= Records provided =

- Opening Delimiter -

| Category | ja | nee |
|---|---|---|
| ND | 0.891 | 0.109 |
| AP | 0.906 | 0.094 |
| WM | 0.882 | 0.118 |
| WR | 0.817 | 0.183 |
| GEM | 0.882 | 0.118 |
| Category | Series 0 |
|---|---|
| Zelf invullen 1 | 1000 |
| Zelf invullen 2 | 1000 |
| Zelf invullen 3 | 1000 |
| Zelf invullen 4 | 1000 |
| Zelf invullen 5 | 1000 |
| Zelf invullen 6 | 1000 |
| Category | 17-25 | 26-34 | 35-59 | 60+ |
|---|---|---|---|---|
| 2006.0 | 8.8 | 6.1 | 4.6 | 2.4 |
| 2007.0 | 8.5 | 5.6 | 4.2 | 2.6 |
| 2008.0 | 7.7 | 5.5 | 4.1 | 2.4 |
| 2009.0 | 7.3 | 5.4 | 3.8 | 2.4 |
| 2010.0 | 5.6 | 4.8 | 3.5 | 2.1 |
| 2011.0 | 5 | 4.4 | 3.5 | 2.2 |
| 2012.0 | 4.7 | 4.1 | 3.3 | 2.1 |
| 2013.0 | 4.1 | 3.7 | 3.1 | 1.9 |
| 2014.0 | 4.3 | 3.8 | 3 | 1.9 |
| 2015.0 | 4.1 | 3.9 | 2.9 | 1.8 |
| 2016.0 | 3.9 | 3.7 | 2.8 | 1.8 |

- Closing Delimiter -
- Opening Delimiter -

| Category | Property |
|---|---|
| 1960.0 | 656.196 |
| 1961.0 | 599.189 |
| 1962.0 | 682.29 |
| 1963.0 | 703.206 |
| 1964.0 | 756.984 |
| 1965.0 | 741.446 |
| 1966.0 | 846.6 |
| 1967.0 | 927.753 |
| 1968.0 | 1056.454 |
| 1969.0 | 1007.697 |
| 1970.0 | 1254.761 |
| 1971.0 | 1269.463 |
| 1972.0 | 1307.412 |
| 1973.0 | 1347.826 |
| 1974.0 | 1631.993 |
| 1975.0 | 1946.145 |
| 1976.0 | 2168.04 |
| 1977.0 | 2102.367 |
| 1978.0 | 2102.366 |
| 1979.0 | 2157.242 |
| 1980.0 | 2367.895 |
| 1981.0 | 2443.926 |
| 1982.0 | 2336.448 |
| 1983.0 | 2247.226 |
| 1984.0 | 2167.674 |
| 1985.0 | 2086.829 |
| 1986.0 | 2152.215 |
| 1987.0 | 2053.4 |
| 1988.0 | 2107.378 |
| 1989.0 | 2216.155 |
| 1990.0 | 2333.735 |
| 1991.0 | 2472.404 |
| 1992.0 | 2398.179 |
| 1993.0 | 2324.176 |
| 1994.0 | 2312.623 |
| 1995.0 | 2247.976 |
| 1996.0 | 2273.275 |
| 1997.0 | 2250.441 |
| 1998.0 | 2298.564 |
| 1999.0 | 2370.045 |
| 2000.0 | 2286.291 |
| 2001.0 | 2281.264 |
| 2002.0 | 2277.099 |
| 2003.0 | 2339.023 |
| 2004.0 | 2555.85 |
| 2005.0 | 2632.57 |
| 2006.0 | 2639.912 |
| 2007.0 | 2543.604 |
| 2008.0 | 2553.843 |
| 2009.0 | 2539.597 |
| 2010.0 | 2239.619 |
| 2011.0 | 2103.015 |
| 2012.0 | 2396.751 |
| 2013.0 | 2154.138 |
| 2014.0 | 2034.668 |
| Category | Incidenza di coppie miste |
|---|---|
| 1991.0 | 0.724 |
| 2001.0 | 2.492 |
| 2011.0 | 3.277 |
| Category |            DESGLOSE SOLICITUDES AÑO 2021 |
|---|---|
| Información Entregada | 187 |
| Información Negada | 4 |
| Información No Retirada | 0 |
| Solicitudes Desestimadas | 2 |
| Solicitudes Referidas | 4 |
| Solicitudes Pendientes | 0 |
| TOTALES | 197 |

- Closing Delimiter -

From the records above, retype only the lines starting at the line that contains "Referidas | 4 |" and ending at the line that contains "TOTALES | 197 |", both included.

| Solicitudes Referidas | 4 |
| Solicitudes Pendientes | 0 |
| TOTALES | 197 |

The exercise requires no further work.